[REQUIREMENT] An exact repetition of the data is required; no picture should appear in it.

[RAW DATA]
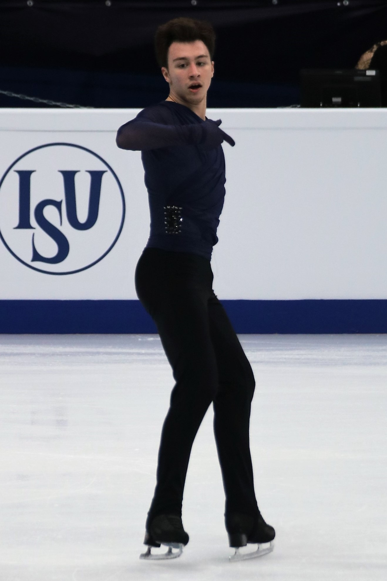 Дмитрий Алиев (Россия) на Чемпионате Европы по фигурному катанию 2018.
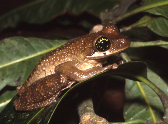 Osteocephalus elkejungingerae
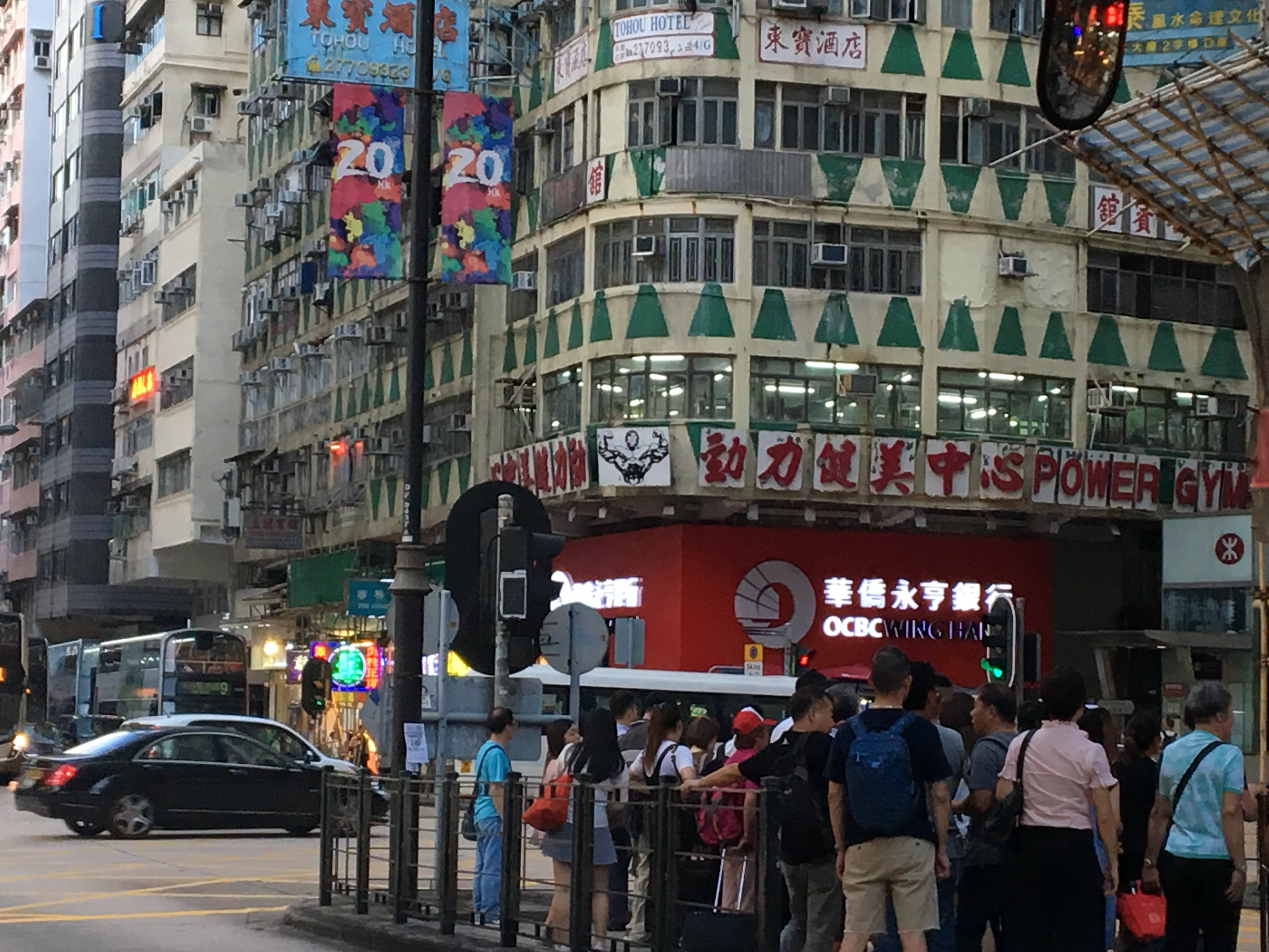 中文（香港）: 勁力健美中心
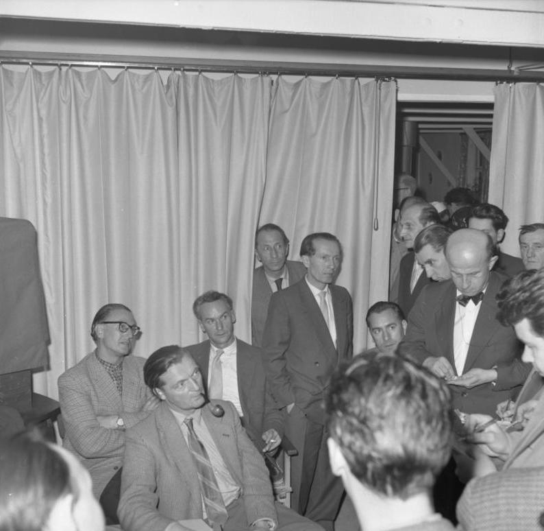 Lager Friedland Ankunft der Wissenschaftler aus Sochumi 12. Februar - 16. Februar 1958

[ANSWER FOR THE TASK]
 Дмитрий Алиев (Россия) на Чемпионате Европы по фигурному катанию 2018.
 Osteocephalus elkejungingerae
 中文（香港）: 勁力健美中心
 Lager Friedland Ankunft der Wissenschaftler aus Sochumi 12. Februar - 16. Februar 1958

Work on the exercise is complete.